The other case is Mahmudiyah, where U.S. soldiers in March 2006 dressed up in costumes, raped a 14-year-old Iraqi girl and executed her family. Five soldiers were convicted or pled guilty to charges stemming from that crime. Pfc. Steven Green received a life sentence for his role as the instigator.

“Green is more of an anomaly,” said Vokey, who has defended about a dozen soldiers and Marines accused of misconduct in Iraq and Afghanistan. “That was an act of evil. More frequently you see guys who are pushed to the edge in stressful situations or who might have done things that just go a little too far.”

In between are less well-known cases in which the Defense Department prosecuted soldiers for killing detainees or people who could not defend themselves.

Attorney James Culp, a former infantry sergeant and Army lawyer who has defended several soldiers accused of crimes in Iraq, said the government learned from the Haditha hearings and has been more thorough in investigating misconduct before bringing charges against service members.

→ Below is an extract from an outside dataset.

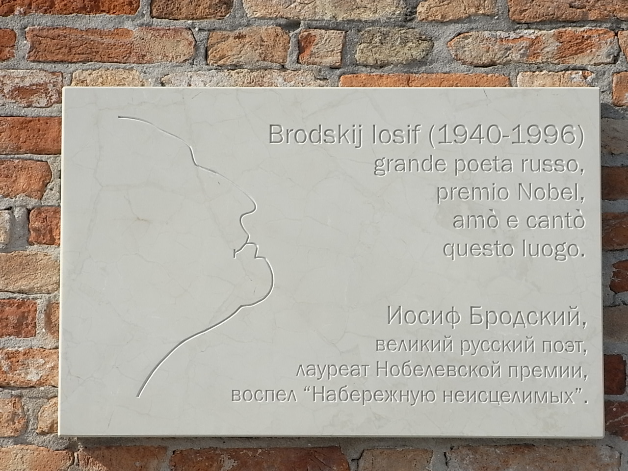 Gedenktafel für Iosif Brodskij in Venedig
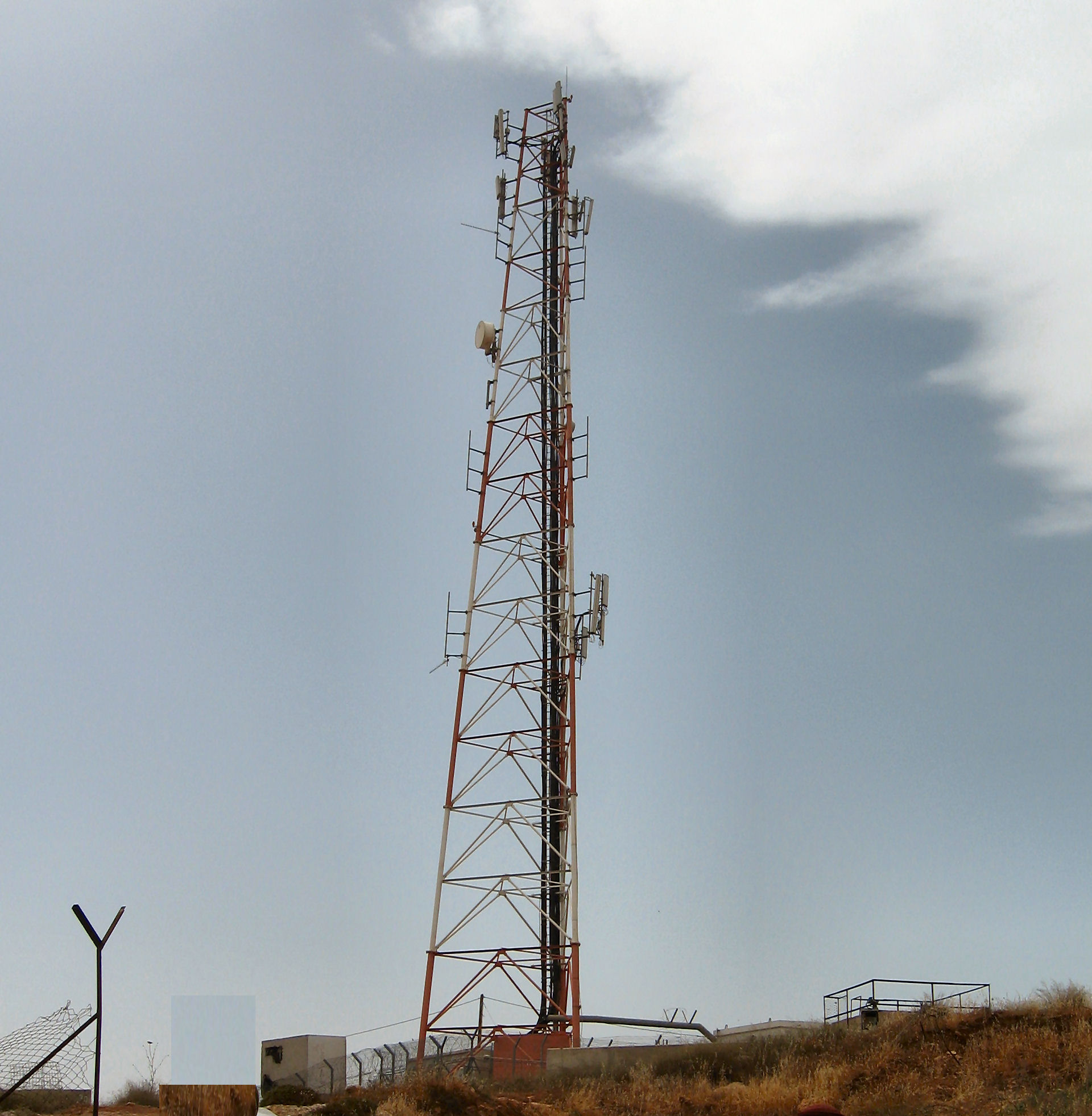 MOUNT_KIDA

“Haditha was the watershed case that hit the front pages, and then in the end it just putters and putters,” he said. “Reporters are more careful because of Haditha, prosecutors are more careful because of Haditha. Everybody’s more careful now.”

UNDER ORDERS

In Culp’s experience, accused soldiers have been more successful when they’ve convinced jurors that they were engaged in combat situations.

The defense that a soldier committed a war crime under a superior’s orders hasn’t worked as well, he said.

Examples include Army Sgt. Evan Vela of Idaho, who is serving a 10-year sentence at Fort Leavenworth in Kansas for killing an unarmed Iraqi detainee in a sniper hideout. Staff Sgt. Michael Hensley, who ordered the killing, was acquitted of murder charges.

“‘He told me (to defend soldiers following orders) is less tenable than the fog of war. You don’t follow blatantly illegal orders,” said Culp, who represented Vela and one of the Haditha Marines.

Cases like Vela’s and those of the Lewis-McChord Stryker soldiers often evoke strong reactions from military supporters who contend that service members in combat should be given the benefit of the doubt. Some soldiers accused of crimes in war zones have websites where their families raise funds for their legal defense. Holmes, Morlock and Wagnon each has one.

“I don’t think many people understand the quality of soldiers who have been incarcerated in this war,” said Vicki Behenna, an Oklahoma prosecutor whose son was convicted of killing a detainee in Iraq. He is serving a 25-year sentence at Fort Leavenworth.

Army Lt. Michael Behenna contends the detainee reached for his weapon, which prompted the soldier to shoot the Iraqi. He’s appealing the verdict, arguing that the government withheld forensic evidence that supported his defense.

“We assume if you’re charged and you’re found guilty you must be a bad person,” Vicki Behenna said. “But these people are different because many of them are just trying to survive in a combat zone.”